An interesting post turned up on my twitter:Click here for the article [in new window]:
A good read about supporting legacy systems and how calling them 'Classic' and giving them the support and respect they need and deserve benefits an organisation. The author commented thus:
Given the realities of legacy systems, I wonder why more emphasis isn't made on avoiding problems by adopting applications that are open and upgradeable, without lock-in or other burdens. Being an IT leader shouldn't mean kicking the can down the road for the next IT leader to deal with.
Which I thought was just too easy and showed a over simplistic view of the challenges involved. There is my replay explaining why we are not going to see even the beginning od the end of classic for at least 15 years.
The answer to your question is not simple but here goes:
1) Being open and upgradable is only true briefly. Open source projects get abandoned as they become stale or just 'no longer cool'. We see open source are upgradeable because we are looking over a planning horizon of years not decades.
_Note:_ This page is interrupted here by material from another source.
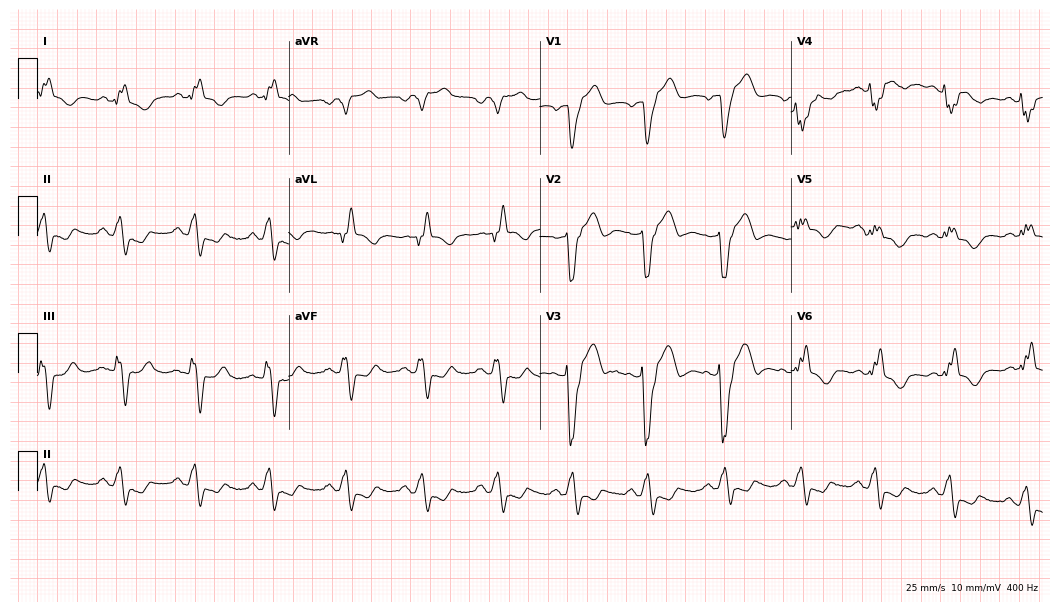
Electrocardiogram, a 69-year-old male patient. Interpretation includes left bundle branch block (LBBB).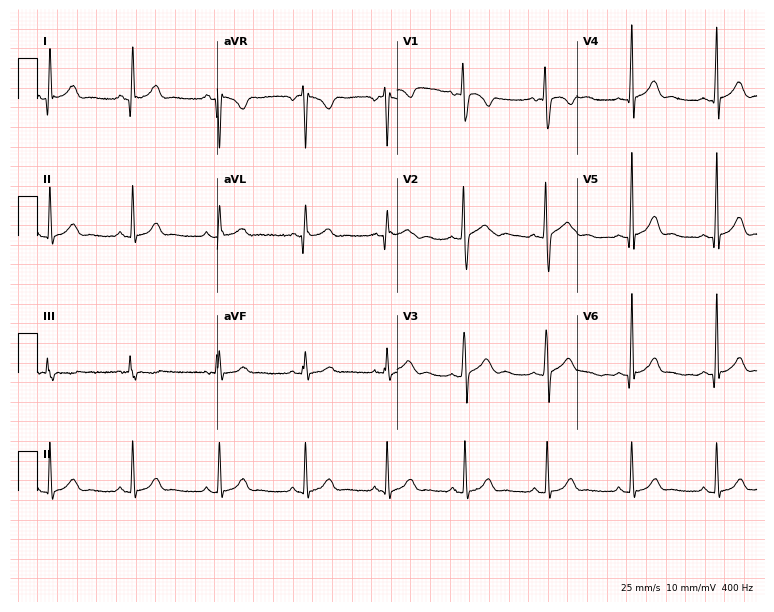
Resting 12-lead electrocardiogram (7.3-second recording at 400 Hz). Patient: a female, 17 years old. Read as a normal ECG.

2) Open source is not always more maintainable; do we go for a clean, will constructed commercial stack of a loosely associated constellation of applications which happen to work together? We need to be very careful over which open source we go for. In a highly regulated environment, 'Any old Linux' is not going to cut it for example. A bank, or even a large retail chain, will not have the resources inhouse to manage an entire Linux stack and so has little choice but to buy in Redhat or one of the similar third party systems. Otherwise, the user of the stack cannot guarantee to the regulator due diligence over the stack they are using.
3) Now for the kicker, the mainframe. The problem here is that the open source, closed source or any other world has not yet provided a distributed computing alternative to large mainframe installations. The transnational consistency model available with System Z cannot be replicated using commodity hardware and modern networking technology in any meaningful way. The issue is throughput vs latency. You can code up a x86_64 server system to manage huge throughput with a consistent eventually model (think Google) or with a instantly consistent low latency model (think high frequency trading) but both at once is simply impossible due to all sorts of issues such as the Von Neuman bottle neck (i.e. main memory speeds), processor design, network latency, power constraints and hardware reliability.
So, if you have a 'classic' System Z based infrastructure the transactional consistency it provides is likely to be baked into the way the business works. It will be baked into the business's relationship with the regulators. It cannot be 'modernised' because there is nothing to modernise it to. It could be replaced, but that is not just replacing it but replacing an entire way of functioning for the business; this can amount to a complete pivot of a company's business model. Will the new business be competitive? Will it be hit by huge regulator fines? Will the disruption in the pivot cause irreparable damage to the business?
I do see a world, 15 ot even 26 years hence, where silicon to silicon fibre and fpga baked into network cards can start to allow x86_64 (or similar) based hardware to lift and shift away from System Z; but that is firmly in the future and still in doubt. Until such time, maintenance of classic systems will continue to be necessary and achieving small, incremental shifts away from those systems is all which even the most ambitious CIO should be expecting. I look back 15 years so see that distributed computing has scaled out enormously but has done little to tackle the transactional consistency vertical scaling issue; hence my prediction that we need at least another 15 years for that to happen.
Maybe, just maybe, it will never happen. We might still be using classic technology in 50 years time just as we are still driving around Otto Cycle engines which were invented over a century ago and have never been replaced by more modern systems.